### Data for this task
.....
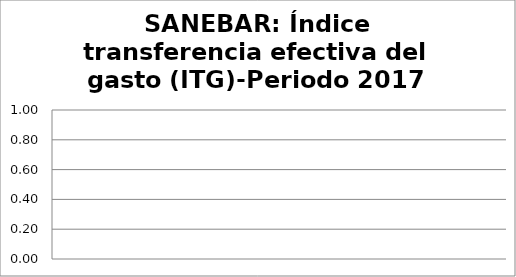
| Category | Índice transferencia efectiva del gasto (ITG) |
|---|---|
| 0 | 0 |
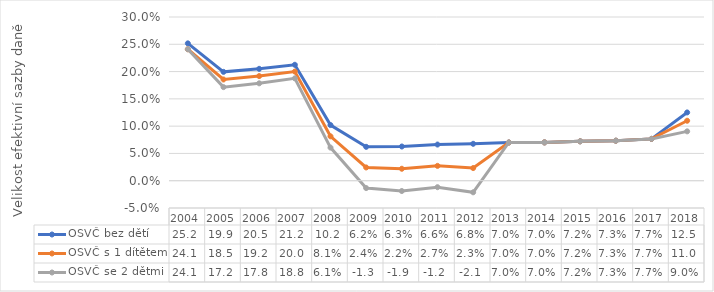
| Category | OSVČ bez dětí | OSVČ s 1 dítětem | OSVČ se 2 dětmi |
|---|---|---|---|
| 2004.0 | 0.252 | 0.241 | 0.241 |
| 2005.0 | 0.199 | 0.185 | 0.172 |
| 2006.0 | 0.205 | 0.192 | 0.178 |
| 2007.0 | 0.212 | 0.2 | 0.188 |
| 2008.0 | 0.102 | 0.081 | 0.061 |
| 2009.0 | 0.062 | 0.024 | -0.013 |
| 2010.0 | 0.063 | 0.022 | -0.019 |
| 2011.0 | 0.066 | 0.027 | -0.012 |
| 2012.0 | 0.068 | 0.023 | -0.021 |
| 2013.0 | 0.07 | 0.07 | 0.07 |
| 2014.0 | 0.07 | 0.07 | 0.07 |
| 2015.0 | 0.072 | 0.072 | 0.072 |
| 2016.0 | 0.073 | 0.073 | 0.073 |
| 2017.0 | 0.077 | 0.077 | 0.077 |
| 2018.0 | 0.125 | 0.11 | 0.09 |
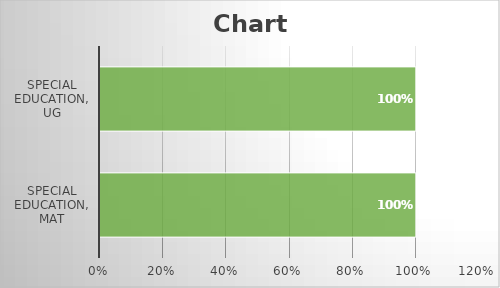
| Category | Series 0 | Series 1 | Series 2 | Series 3 | Series 4 | Series 5 |
|---|---|---|---|---|---|---|
| Special Education, MAT |  |  |  |  |  | 1 |
| Special Education, UG |  |  |  |  |  | 1 |
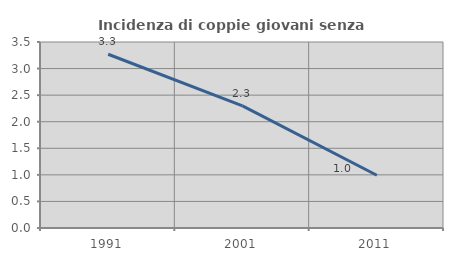
| Category | Incidenza di coppie giovani senza figli |
|---|---|
| 1991.0 | 3.27 |
| 2001.0 | 2.299 |
| 2011.0 | 0.993 |
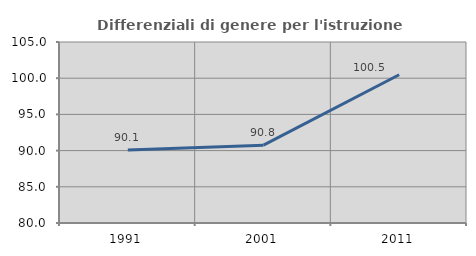
| Category | Differenziali di genere per l'istruzione superiore |
|---|---|
| 1991.0 | 90.091 |
| 2001.0 | 90.755 |
| 2011.0 | 100.473 |
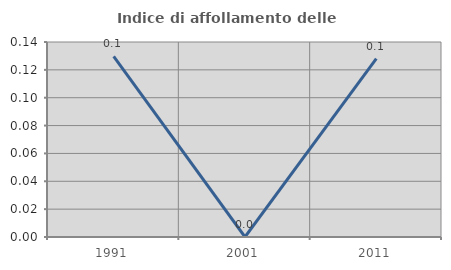
| Category | Indice di affollamento delle abitazioni  |
|---|---|
| 1991.0 | 0.13 |
| 2001.0 | 0 |
| 2011.0 | 0.128 |
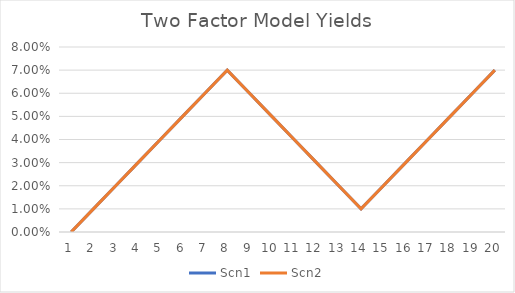
| Category | Scn1 | Scn2 |
|---|---|---|
| 0 | 0 | 0 |
| 1 | 0.01 | 0.01 |
| 2 | 0.02 | 0.02 |
| 3 | 0.03 | 0.03 |
| 4 | 0.04 | 0.04 |
| 5 | 0.05 | 0.05 |
| 6 | 0.06 | 0.06 |
| 7 | 0.07 | 0.07 |
| 8 | 0.06 | 0.06 |
| 9 | 0.05 | 0.05 |
| 10 | 0.04 | 0.04 |
| 11 | 0.03 | 0.03 |
| 12 | 0.02 | 0.02 |
| 13 | 0.01 | 0.01 |
| 14 | 0.02 | 0.02 |
| 15 | 0.03 | 0.03 |
| 16 | 0.04 | 0.04 |
| 17 | 0.05 | 0.05 |
| 18 | 0.06 | 0.06 |
| 19 | 0.07 | 0.07 |
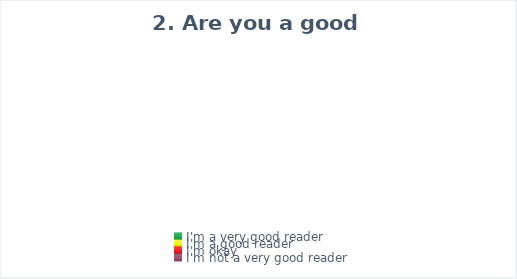
| Category | Series 0 |
|---|---|
| I'm a very good reader | 0 |
| I'm a good reader | 0 |
| I'm okay | 0 |
| I'm not a very good reader | 0 |
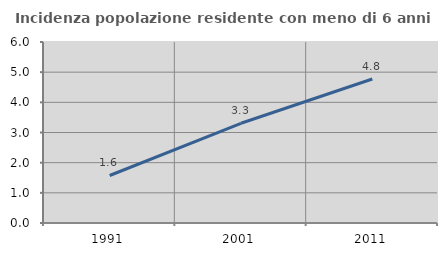
| Category | Incidenza popolazione residente con meno di 6 anni |
|---|---|
| 1991.0 | 1.575 |
| 2001.0 | 3.306 |
| 2011.0 | 4.775 |
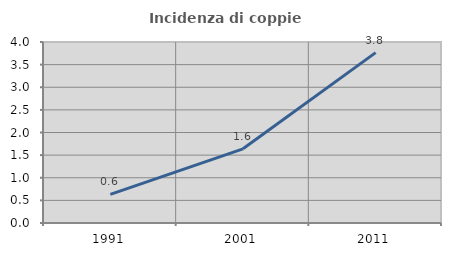
| Category | Incidenza di coppie miste |
|---|---|
| 1991.0 | 0.631 |
| 2001.0 | 1.639 |
| 2011.0 | 3.765 |
.....
### Problem requirements
Track down every line in the entries that includes the string "Education", and copy it.

### Exercise answer
| Special Education, MAT |  |  |  |  |  | 1 |
| Special Education, UG |  |  |  |  |  | 1 |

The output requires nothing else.